In this section, we explain common issues and pitfalls when using Spark Exasol Connector and provide instructions on how to solve them.

Exasol JDBC Sub Connections

The Spark Exasol connector uses Exasol JDBC Sub Connections underneath. The sub-connections are static by design. You can use them after all the connections have been established.

However, this causes problems in certain situations since Spark tasks are very dynamic. Depending on the available Spark cluster resource, tasks can be scheduled dynamically, not all at once.

In these cases, not all of the sub-connections will be consumed, and the connector will throw an exception.

A similar issue occurs when the number of parallel connections (the number of Exasol data nodes) is more than the Spark tasks. This can happen when the Spark cluster does not have enough resources to schedule parallel tasks.

For instance, an Exasol cluster has three data nodes, and a Spark cluster has only two (virtual) CPUs. In this case, the Spark cluster can only schedule two tasks at a time. In such situations, you can decrease the JDBC sub-connections by setting max_nodes parameters to a lower number.

To resolve these issues we are waiting for the Spark Barrier Execution Mode.

Spark DataFrame .show() Action

The spark dataframe .show() action is one of the operations that fails because of the problems described in the previous section.

We recommend using the collect() operation with combination SQL LIMIT clause instead.

For example, add a limit clause to the Exasol query:

val exasolQueryString =
  """
    SELECT ...
    FROM   ...
    WHERE  ...
    LIMIT  10;
  """

Then run a collect operation to print the dataframe contents:

df.printSchema()
df.collect().foreach(println)

Please do not forget to remove the LIMIT clause after the exploratory phase.

Connection was Lost and Could not be Reestablished

This error occurs because of the issues we described above.

[error] Caused by: com.exasol.jdbc.ConnectFailed: Connection was lost and could not be reestablished.  (SessionID: 1615669509094853970)
[error]         at com.exasol.jdbc.AbstractEXAConnection.reconnect(AbstractEXAConnection.java:3505)
[error]         at com.exasol.jdbc.ServerCommunication.handle(ServerCommunication.java:98)
[error]         at com.exasol.jdbc.AbstractEXAConnection.communication(AbstractEXAConnection.java:2537)
[error]         at com.exasol.jdbc.AbstractEXAConnection.communication_resultset(AbstractEXAConnection.java:2257)
[error]         at com.exasol.jdbc.AbstractEXAStatement.execute(AbstractEXAStatement.java:456)
[error]         at com.exasol.jdbc.EXAStatement.execute(EXAStatement.java:278)
[error]         at com.exasol.jdbc.AbstractEXAStatement.executeQuery(AbstractEXAStatement.java:601)
[error]         at com.exasol.spark.rdd.ExasolRDD.compute(ExasolRDD.scala:125)
[error]         at org.apache.spark.rdd.RDD.computeOrReadCheckpoint(RDD.scala:324)
[error]         at org.apache.spark.rdd.RDD.iterator(RDD.scala:288)

It can be mitigated by submitting a Spark application with enough resources so that it can start parallel tasks that are more or equal to the number of parallel Exasol connections.

Additionally, you can limit the Exasol parallel connections using the max_nodes parameter.
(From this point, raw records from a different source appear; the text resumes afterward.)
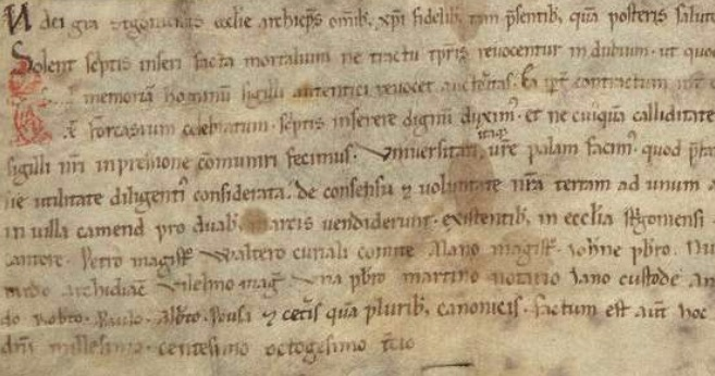 Miklós esztergomi érsek oklevele 1183-ból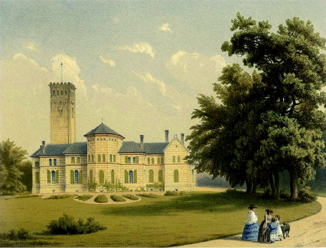 Schloss Ramstedt, Lithografie aus dem 19. Jahrhundert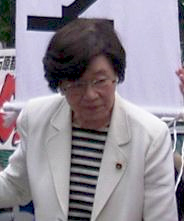 東京都議会議員選挙の応援に訪れた土井たか子。土井たか子＠東京都議会議員選挙

However, we do not advise to limit this value in the production environment.

Connection Refused

This usually occurs when the Spark connector cannot reach Exasol data nodes. Please make sure that the Exasol data nodes are reachable on port 8563 and on port ranges 20000-21000.

Also, please make sure that the host parameter value is set to the first Exasol data node address, for example, 10.0.0.11.